Nessel on Monday wrote a letter to Oxford officials, offering to bring the dog to the school for the 2022-23 school year at no cost to the district.
Speaking live with WWJ’s Erin Vee Tuesday night, Elite Detection K9 CEO Greg Guidice says his program is effective for a number of reasons.
“One, they’re mobile. They can go anywhere, so they can search students as they’re coming through in the morning, their backpacks, they can search lockers, they can go to the gymnasium, they can do cars in the parking lot and the perimeter of the building,” Guidice said.
“The other really huge benefit is, canines can smell what we as humans can’t,” he said. “An analogy is, we as humans can smell a teaspoon of sugar in a cup of coffee. These canines can smell that same teaspoon of sugar in the water that fills two Olympic-size pools.”
He says the dogs, unlike many trained K9 dogs in most situations, are available to students and teachers “to just be a dog” when they’re not working. That includes being available for comfort and emotional support.

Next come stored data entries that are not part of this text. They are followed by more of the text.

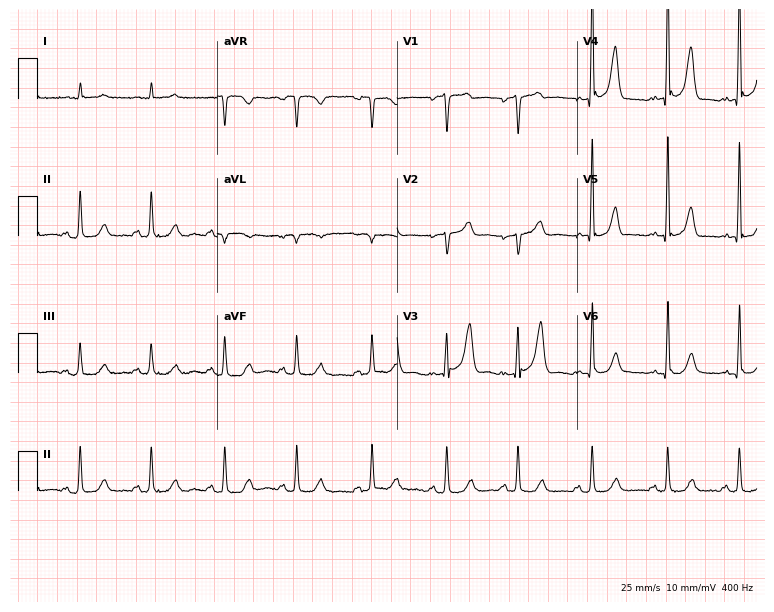
Resting 12-lead electrocardiogram. Patient: a man, 74 years old. None of these six findings is recorded: first-degree AV block, right bundle branch block, left bundle branch block, sinus bradycardia, atrial fibrillation, sinus tachycardia.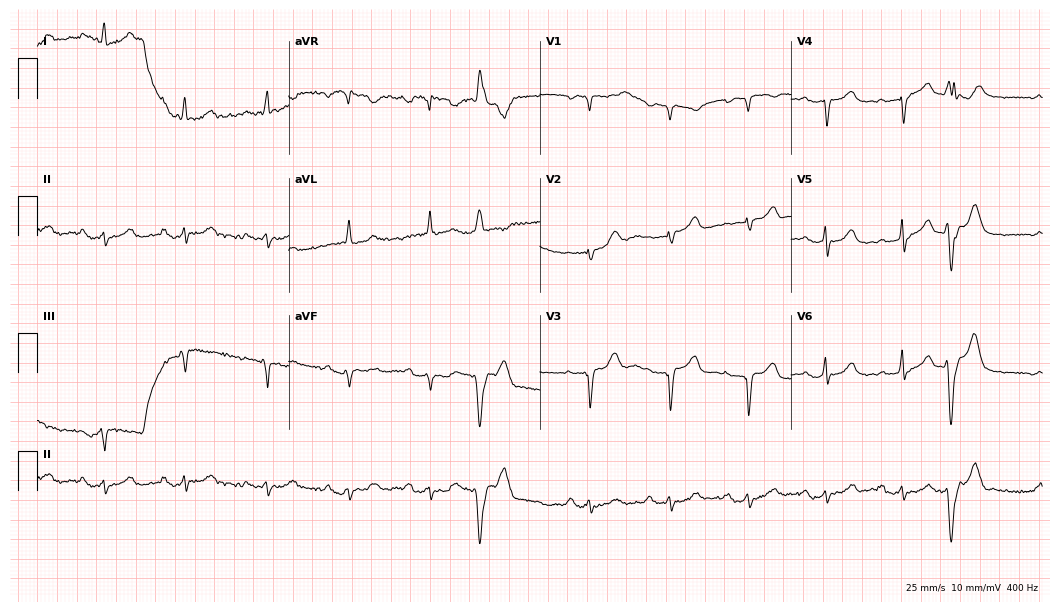
12-lead ECG from a 48-year-old female. No first-degree AV block, right bundle branch block, left bundle branch block, sinus bradycardia, atrial fibrillation or sinus tachycardia recorded for this tracing. Other findings, if any, are not listed.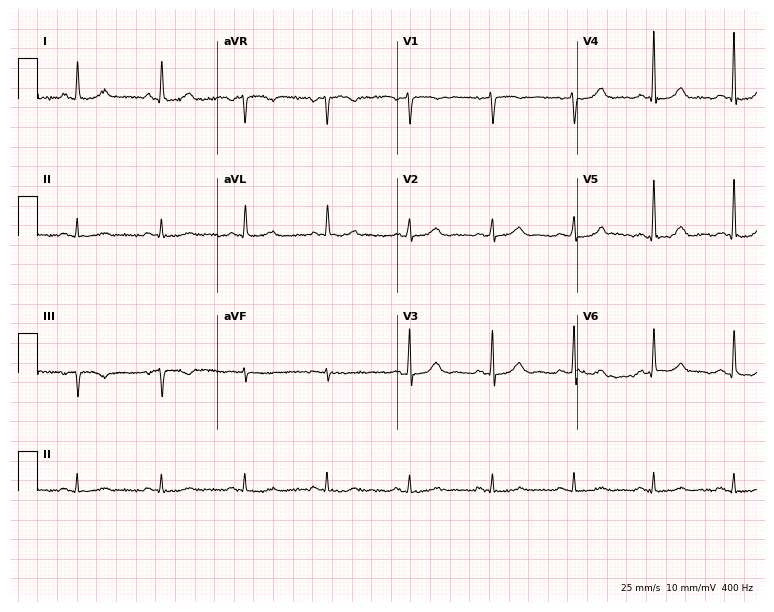
12-lead ECG (7.3-second recording at 400 Hz) from a female, 53 years old. Screened for six findings — first-degree AV block, right bundle branch block, left bundle branch block, sinus bradycardia, atrial fibrillation, sinus tachycardia — none is recorded. Findings outside these six are not listed.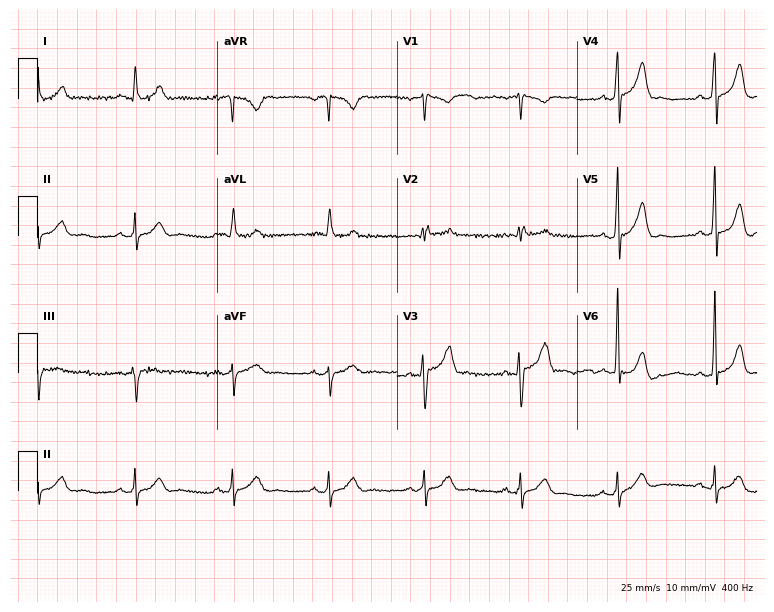
12-lead ECG from a male, 51 years old (7.3-second recording at 400 Hz). Recorded interpretation: within normal limits.

Also in Nessel’s letter, she renewed her offer to conduct a private investigation of the Nov. 30, 2021 shooting that claimed the lives of four students and injured seven other people inside the school.
“It is my sincere hope that the board will consider my offer to provide a dog from Elite Detection K9 to the Oxford High School for the next school year, and that you will reconsider your rejection of my offer to perform a review of the circumstances leading up to the events of November 30, 2021,” her letter said. “As I stated before, the costs of the investigation will be borne solely by my office and the investigation will be conducted in such a manner as not to interfere with the ongoing criminal proceedings being handled by the Oakland County Prosecutor’s Office.”